Его пенис чудовищно пульсировал между ногами. Он чувствовал, как он дрожит и напрягается, словно гончий пес ада на невидимой сворке. Он прополоскал и отжал мешковину, стер пот с чресл и живота. Вымыл мошонку. Вымыл свой член и сдержался, когда на него накатил приступ плотского желания.
Мысленным взором, с идеальной ясностью, он видел ее, лежащую на спине на травянистом берегу, раскинувшуюся среди полевых цветов, аромат которых пьянил их обоих. Стройная, нагая, белая как молоко, голова ее была запрокинута, рот приоткрыт от страсти, темные соски набухли, ноги разведены, вульва напряжена, руки бессильно раскинуты в стороны… Она хотела его. Она дрожала и вскрикивала, ее зеленые глаза закатывались и трепетали от нестерпимого вожделения. Это ее вожделение к нему и толкнуло его на край безумия. Если бы она не вожделела его так, он никогда бы не отважился на подобное сам.
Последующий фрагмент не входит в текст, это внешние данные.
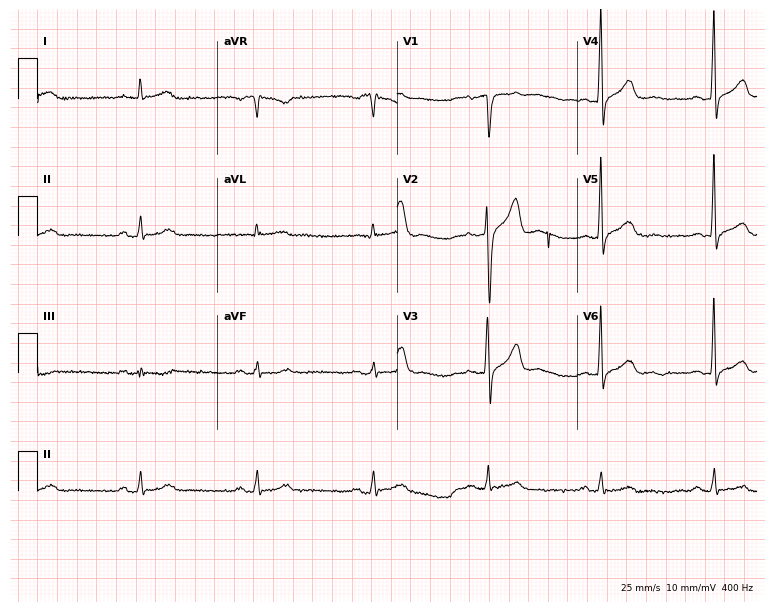
Electrocardiogram, a 72-year-old man. Of the six screened findings (first-degree AV block, right bundle branch block (RBBB), left bundle branch block (LBBB), sinus bradycardia, atrial fibrillation (AF), sinus tachycardia), none is recorded.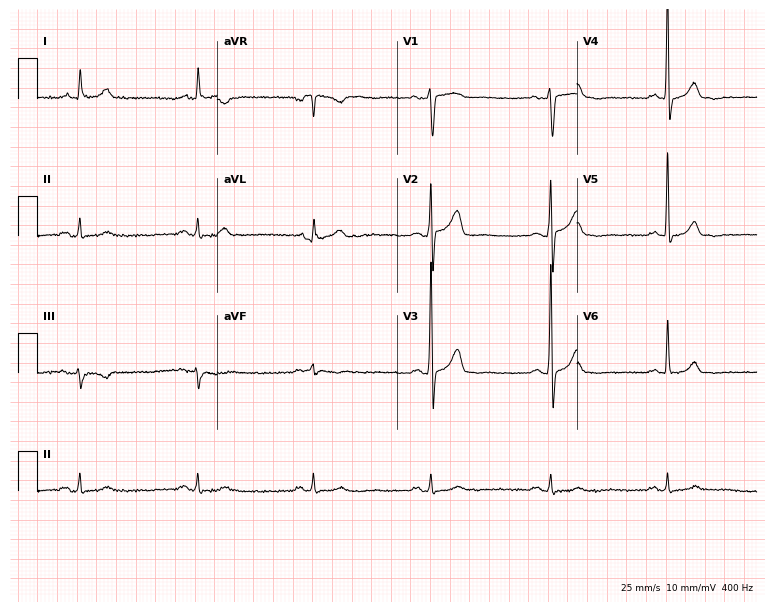
12-lead ECG from a 75-year-old man (7.3-second recording at 400 Hz). Recorded interpretation: within normal limits.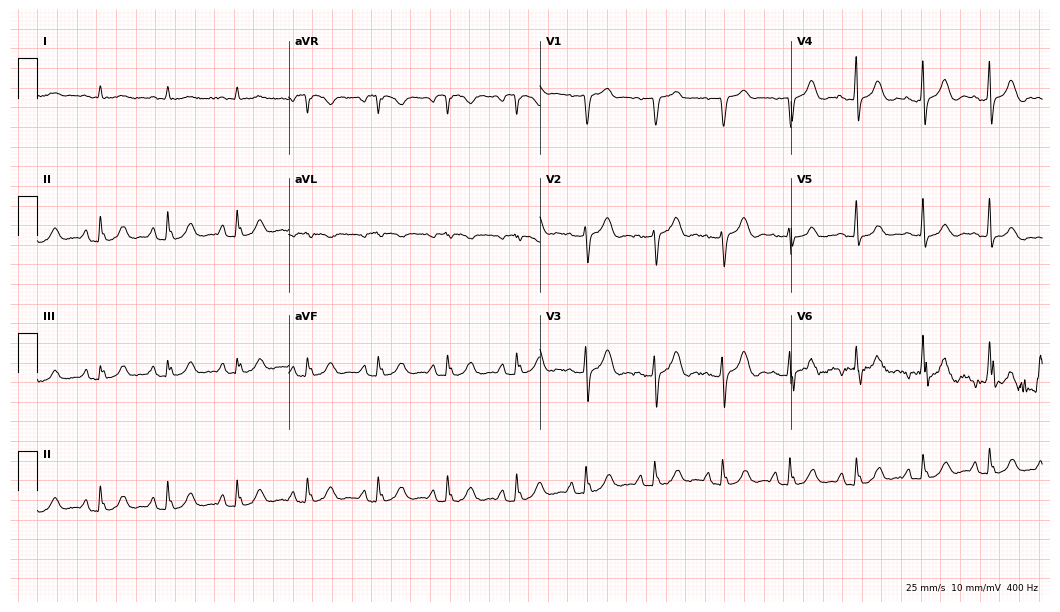
ECG — a 74-year-old male patient. Labelled as a normal ECG.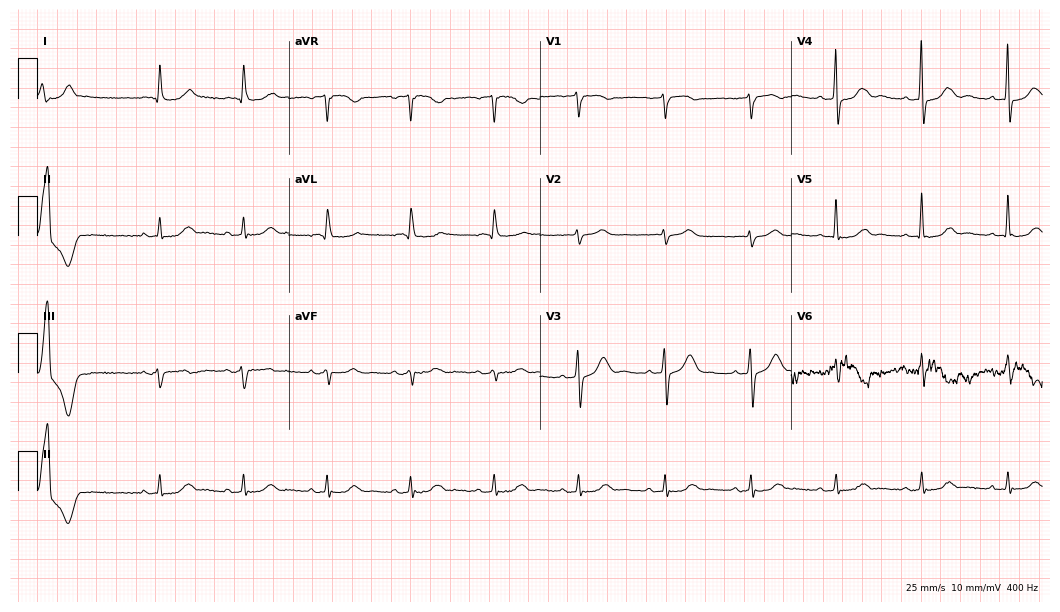
Resting 12-lead electrocardiogram. Patient: a woman, 81 years old. None of these six findings is recorded: first-degree AV block, right bundle branch block, left bundle branch block, sinus bradycardia, atrial fibrillation, sinus tachycardia.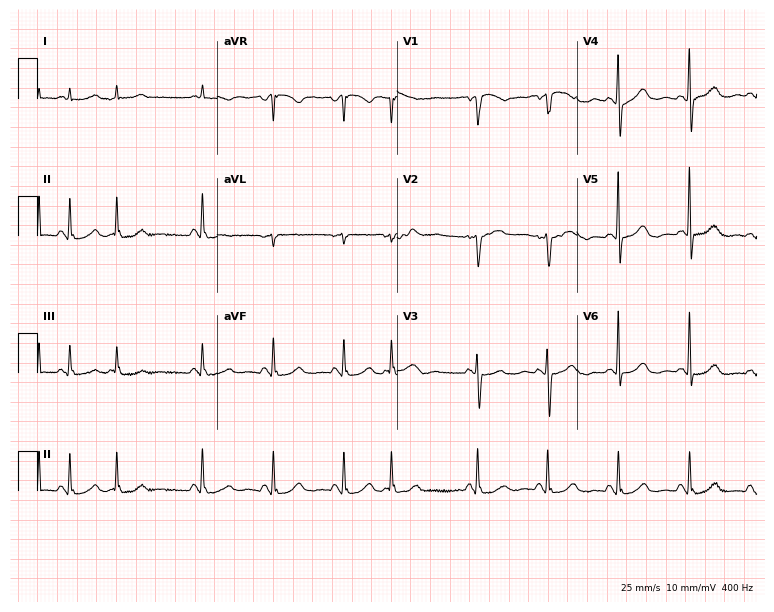
12-lead ECG (7.3-second recording at 400 Hz) from a 61-year-old female patient. Screened for six findings — first-degree AV block, right bundle branch block (RBBB), left bundle branch block (LBBB), sinus bradycardia, atrial fibrillation (AF), sinus tachycardia — none is recorded. Findings outside these six are not listed.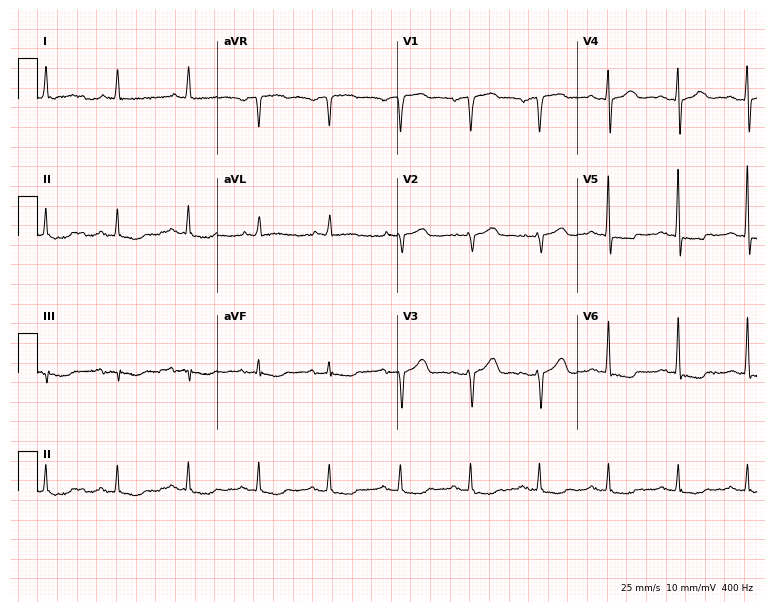
12-lead ECG from a man, 74 years old. Screened for six findings — first-degree AV block, right bundle branch block, left bundle branch block, sinus bradycardia, atrial fibrillation, sinus tachycardia — none is recorded. Other findings, if any, are not listed.

Волна желания поднималась и нарастала, катила пенным валом из глубины его существа; он застонал, когда демоны обступили его, требуя, чтобы он позволил этой волне вырваться. Несколько секунд, украденных у океана времени, и агония миновала. Но только не навсегда. Он чувствовал своего ангела-хранителя за плечом, чувствовал его прохладную призрачную руку, дотрагивающуюся до его головы, чтобы напомнить: именно так дьявол ввел его в заблуждение в прошлый раз — ложью, что, совершив меньший грех, он каким-то образом убережется от греха большего, словно зло было чем-то таким, что можно чуть-чуть отпить из хрустальной чаши, а не вонючим болотом, в которое человек погружается с головой и исчезает в нем навеки.
— Господь спасет меня! — закричал он. — Господь меня простит!
В какой-то миг ему показалось, что он не выдержал. Но на мешковине следов не было, на плитках пола под ногами тоже, а волна со всеми ее демонами миновала. Он вымыл лицо водой из фонтана. Вознес благодарности святому Доминику.[46] Прополоскал мешковину и обтер живот и чресла, прополоскал еще раз. Обтер грудь. Он вспоминал обстоятельства своего грехопадения.